Первым сдался вождь Акомоло. И приказал исполняющему обязанности капитана полиции Ослако покончить с разбоем на дорогах. Ослако прибавилось хлопот. Нехватка людей и быстрые машины грабителей ограничивали его возможности. Они могли перегородить шоссе в шесть утра в Западной провинции, а семью часами позже орудовали уже на востоке или на севере, куда не распространялась власть капитана. Но Ослако удалось арестовать нескольких хулиганов, а кое-кого и убить. А после того, как наведением порядка на дорогах занялись и в других провинциях, грабежи прекратились.

В конце четвертой или начале пятой недели предвыборной кампании, как раз после завершения дорожной эпопеи, Ослако заглянул ко мне. Я сидел на крыльце и пил чай со льдом. Шартелль и Дженаро отправились в инспекционную поездку, а я просматривал материалы следующего номера нашего еженедельника, выходящего, по причуде владельца типографии, то по четвергам, то по пятницам. Кроме того, каждое утро и вечер я готовил сообщение для прессы, следил, чтобы значки, веера и пластиковые бумажники попадали по назначению. Кампания шла довольно гладко. Гладко для Альбертии. Правда, одну партию значков задержали в Аккре. Правящие там военные решили, что значки будут способствовать возвращению к власти режима Нкрумы. Наверное, они до сих пор ржавеют в Аккре.

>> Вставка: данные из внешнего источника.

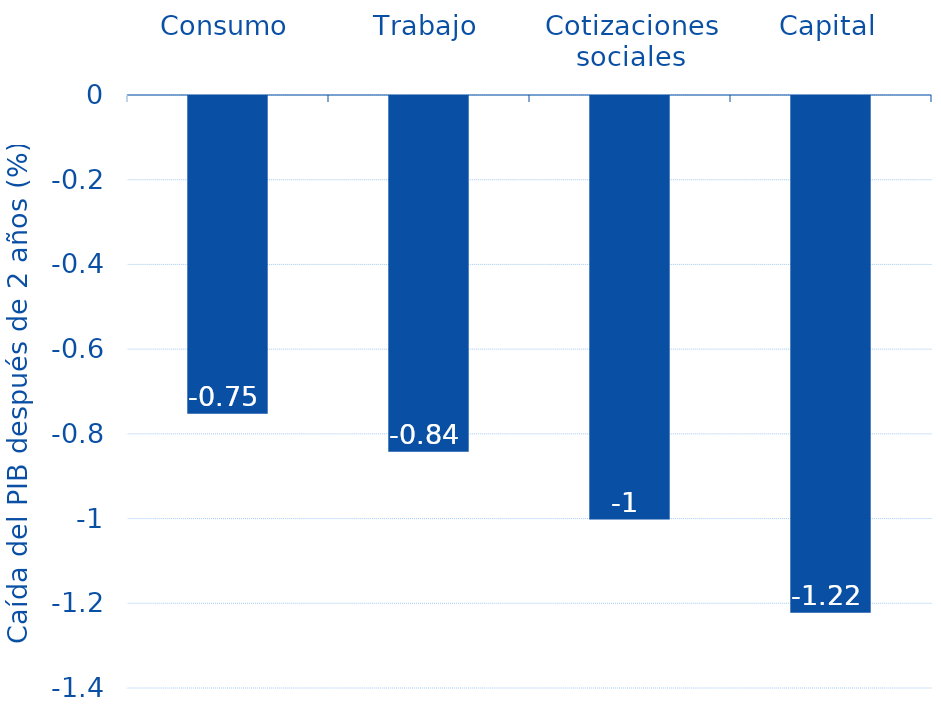
| Category | Series 0 |
|---|---|
| _x0007_Consumo | -0.75 |
| _x0007_Trabajo | -0.84 |
| _x0015_Cotizaciones sociales | -1 |
| _x0007_Capital | -1.22 |

Значками обзавелись все партии. Белые, с синей надписью «ХЕЙ», украшали грудь сторонников Алхейджи сэра Алакада Меджара Фулавы, на востоке выбрали надпись «КОК», по инициалам доктора Кенсингтона О. Колого. Наши были самыми большими, диаметром в два с половиной дюйма, с красным круговым лозунгом «Я ЗА АКО» и символом партии, перекрещенными лопатой и мотыгой посередине. Шартелль полагал, что это «чертовски агрессивные значки». Мне они казались просто большими.

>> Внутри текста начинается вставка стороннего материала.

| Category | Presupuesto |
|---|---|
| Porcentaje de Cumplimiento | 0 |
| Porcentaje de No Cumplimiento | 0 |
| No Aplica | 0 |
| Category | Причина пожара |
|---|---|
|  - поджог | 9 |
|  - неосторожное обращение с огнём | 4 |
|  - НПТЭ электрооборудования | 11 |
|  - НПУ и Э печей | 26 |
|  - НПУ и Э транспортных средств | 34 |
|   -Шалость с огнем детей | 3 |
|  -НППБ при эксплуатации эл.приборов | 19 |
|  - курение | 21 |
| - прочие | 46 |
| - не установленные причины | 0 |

— Вы словно на отдыхе, мистер Апшоу, — заметил капитан Ослако после того, как сел передо мной и принял принесенную Самюэлем бутылку холодного пива.

— Это ненадолго.

— Наверное, нет. Эти хулиганы доставили нам немало хлопот. Но теперь, я думаю, с ними покончено.

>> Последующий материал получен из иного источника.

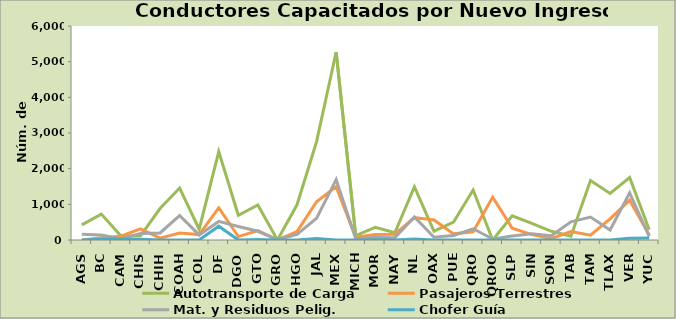
| Category | Autotransporte de Carga | Pasajeros Terrestres | Mat. y Residuos Pelig. | Chofer Guía |
|---|---|---|---|---|
| AGS | 424 | 0 | 161 | 0 |
| BC | 727 | 60 | 141 | 24 |
| CAM | 109 | 106 | 30 | 29 |
| CHIS | 119 | 312 | 180 | 20 |
| CHIH | 882 | 53 | 198 | 0 |
| COAH | 1457 | 193 | 686 | 0 |
| COL | 302 | 152 | 142 | 0 |
| DF | 2478 | 904 | 521 | 387 |
| DGO | 693 | 95 | 378 | 0 |
| GTO | 983 | 262 | 244 | 14 |
| GRO | 0 | 0 | 12 | 0 |
| HGO | 987 | 236 | 157 | 0 |
| JAL | 2759 | 1073 | 611 | 39 |
| MEX | 5270 | 1497 | 1693 | 0 |
| MICH | 125 | 77 | 38 | 0 |
| MOR | 356 | 157 | 73 | 4 |
| NAY | 202 | 162 | 66 | 0 |
| NL | 1489 | 628 | 646 | 26 |
| OAX | 246 | 562 | 78 | 0 |
| PUE | 502 | 172 | 128 | 0 |
| QRO | 1400 | 232 | 315 | 0 |
| QROO | 0 | 1203 | 29 | 0 |
| SLP | 676 | 329 | 113 | 0 |
| SIN | 468 | 150 | 174 | 1 |
| SON | 244 | 41 | 122 | 0 |
| TAB | 108 | 235 | 509 | 0 |
| TAM | 1667 | 136 | 642 | 0 |
| TLAX | 1307 | 593 | 279 | 0 |
| VER | 1753 | 1117 | 1320 | 52 |
| YUC | 289 | 140 | 98 | 55 |

— После того, как нескольких убили, остальные поняли, что вы не шутите.

— Как любил говорить капитан Читвуд: «Мои люди любят свою работу».

— Он был профессионалом.

— Вы хорошо его знали?

— Нет. Я видел его лишь однажды. Он заходил к нам по-соседски, познакомиться.

— Неординарный человек. У него были фантастические источники информации.

— Он говорил, что прожил здесь много лет.

Капитан Ослако положил ногу на ногу. Я решил, что ему жарко в брюках и белых носках из тонкой шерсти.

— Вы не знаете, почему он пришел к вам в тот вечер… когда его убили?

— Нет. А вы уверены, что он шел к нам?

— Его убили на вашей подъездной дорожке.

— Возможно, его перетащили туда с шоссе.

— Но тело могли спрятать и в более укромном месте.

— Возможно.

— Его вдова говорит, что он вышел прогуляться, — произнесенное им слово «вдова» заставило меня вспомнить комментарий моего первого редактора по поводу написанного мною некролога: «Мистер Апшоу, мистер Джонс умер лишь несколько часов назад. Миссис Джонс все оставшиеся годы, возможно, будет вдовой. Проявим великодушие и назовем ее женой, а не вдовой».

— Значит, так оно и было. Он вышел погулять.

— Кое-кто полагает, что его убийство поощрило хулиганов к дорожным грабежам. Смерть капитана полиции дала им право творить беззаконие.

— А что вы об этом думаете?

— Откровенно говоря, не знаю. Я не верю в обычное ограбление. Капитан Читвуд был слишком хорошим полицейским, чтобы подпустить к себе вора.

— И я того же мнения.

— Возможно, с ним решили поквитаться за личную обиду. А может, он узнал то, чего знать ему не следовало.

— И его убили, чтобы он замолчал навсегда.

— Именно.

— Версий у вас в избытке, капитан.

Ослако вздохнул.

— Много версий, но мало фактов. Я даже подумал, что его убили из-за некоей информации, которая могла бы повлиять на исход выборов, если б дошла до ваших ушей. Но вы это не подтверждаете.

— Насколько мне известно, никакой информации у него не было.

— Вы обсуждали предвыборную кампанию?

— Да. Мы говорили о подсчете голосов, о контроле за избирательными участками и тому подобном. Только о технических деталях.

Ослако встал.

— Спасибо за пиво, мистер Апшоу. Как я понимаю, мистера Шартелля в городе нет?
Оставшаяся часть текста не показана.